Comment 3 Bala.FA 2012-09-14 05:23:02 UTC
I am not clear about this exception.  Please help on this.

Comment 4 Dan Kenigsberg 2012-09-14 07:41:26 UTC
The attached log is unrelated to storage - this is not what made Engine believe that the storage is offline. Do you see a prepareForShutdown somewhere? Could you find some other clues in engine and vdsm logs?

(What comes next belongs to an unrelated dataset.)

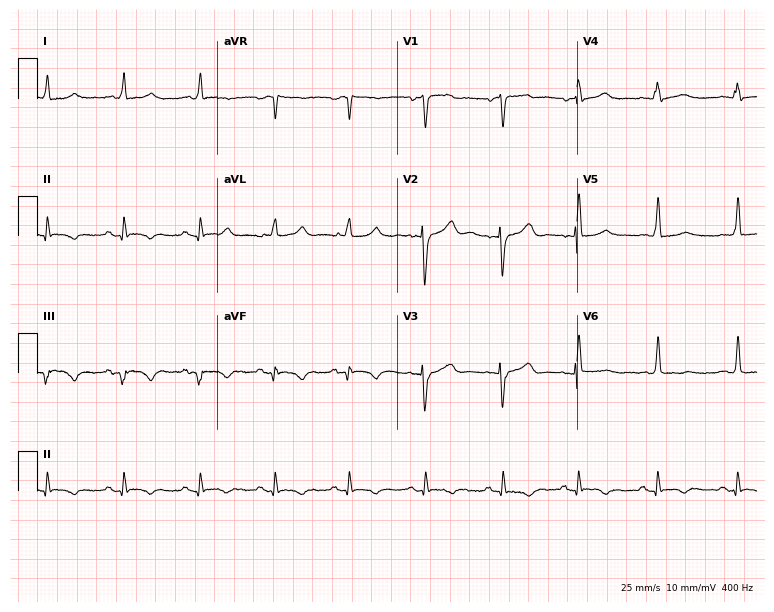
Electrocardiogram, a 64-year-old female. Of the six screened findings (first-degree AV block, right bundle branch block, left bundle branch block, sinus bradycardia, atrial fibrillation, sinus tachycardia), none is recorded. Findings outside these six are not listed.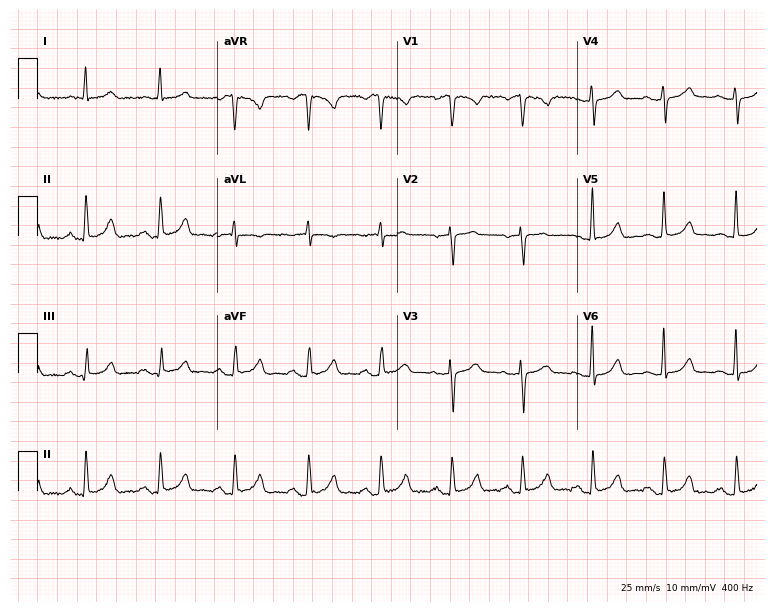
ECG (7.3-second recording at 400 Hz) — a woman, 67 years old. Labelled as a normal ECG.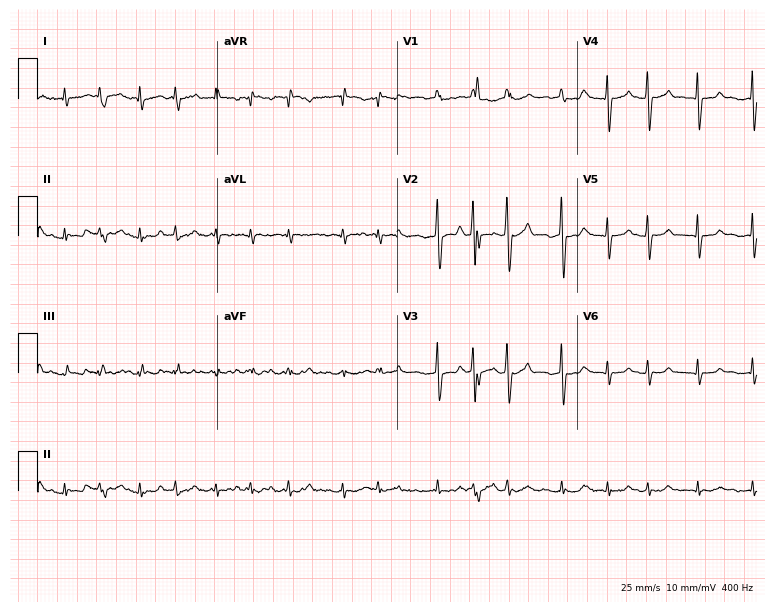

Has the VM crashed, or did it appear up after vdsm was restarted? Which libvirt version is used? Does it logs have clues about vdsm's disconnecting from it? Has libvirt process crashed?

Comment 5 Gowrishankar Rajaiyan 2012-09-14 08:36:54 UTC
Haven't seen this behaviour after upgrading to si17.

Comment 6 Dan Kenigsberg 2012-09-16 06:00:18 UTC
Please reopen with requested info if it ever reproduces.